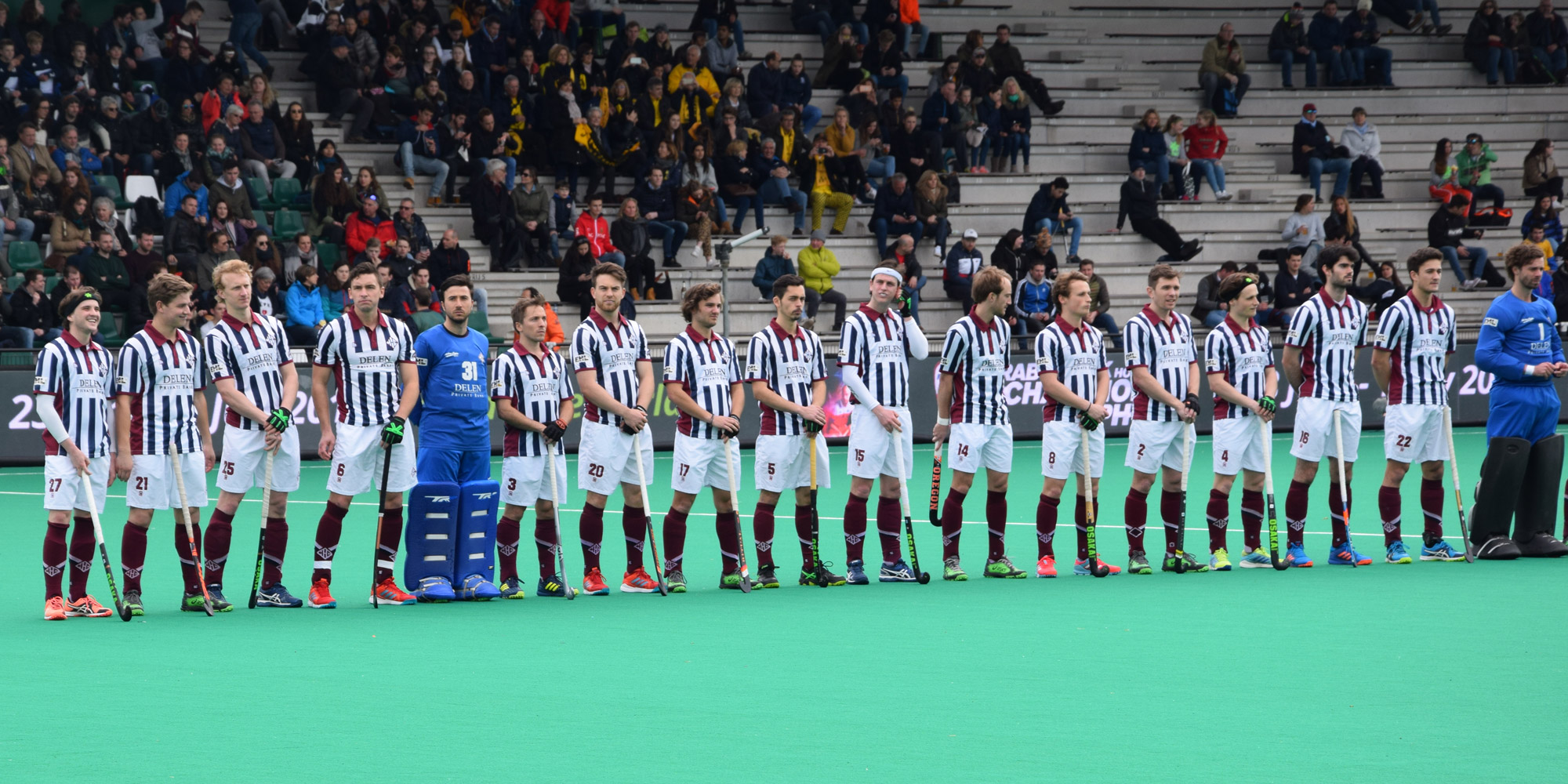 Herren Herakles HC bei der Euro Hockey League 2017/18 vor dem Spiel gegen Terrassa
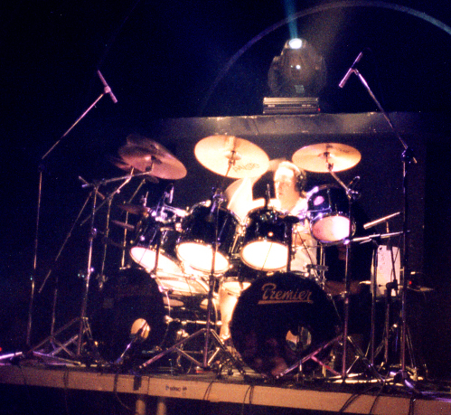 Thomen Stauch beim letzten ANATO-Tour-Gig in Athen (Silo)
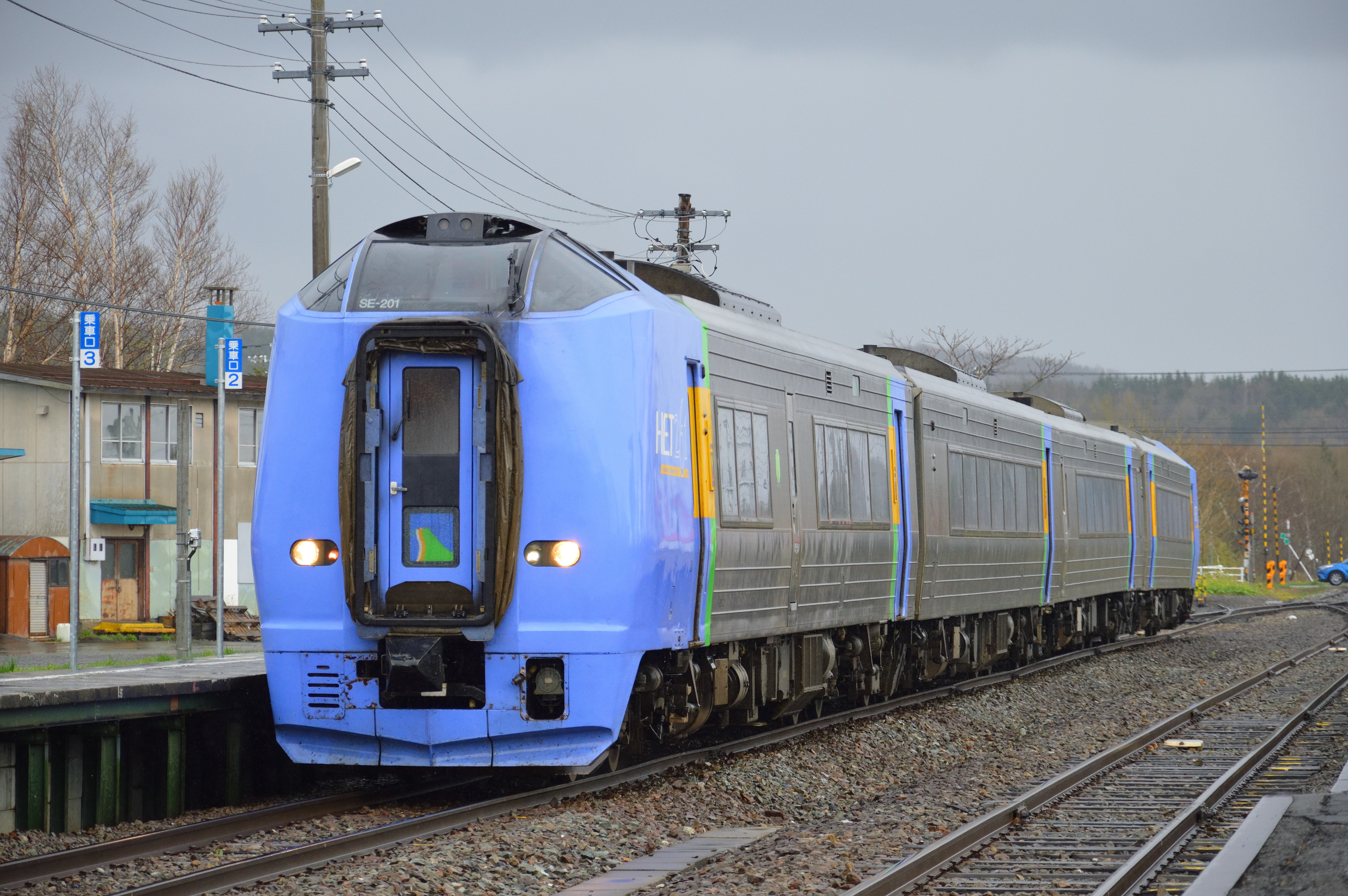 キハ261系基本番台（SE-201編成先頭）による宗谷本線特急列車、51D「宗谷」（2018年5月5日、幌延駅）

Prompt:
Copy the listing above word for word. Do not include the pictures.

Task response:
 Herren Herakles HC bei der Euro Hockey League 2017/18 vor dem Spiel gegen Terrassa
 Thomen Stauch beim letzten ANATO-Tour-Gig in Athen (Silo)
 キハ261系基本番台（SE-201編成先頭）による宗谷本線特急列車、51D「宗谷」（2018年5月5日、幌延駅）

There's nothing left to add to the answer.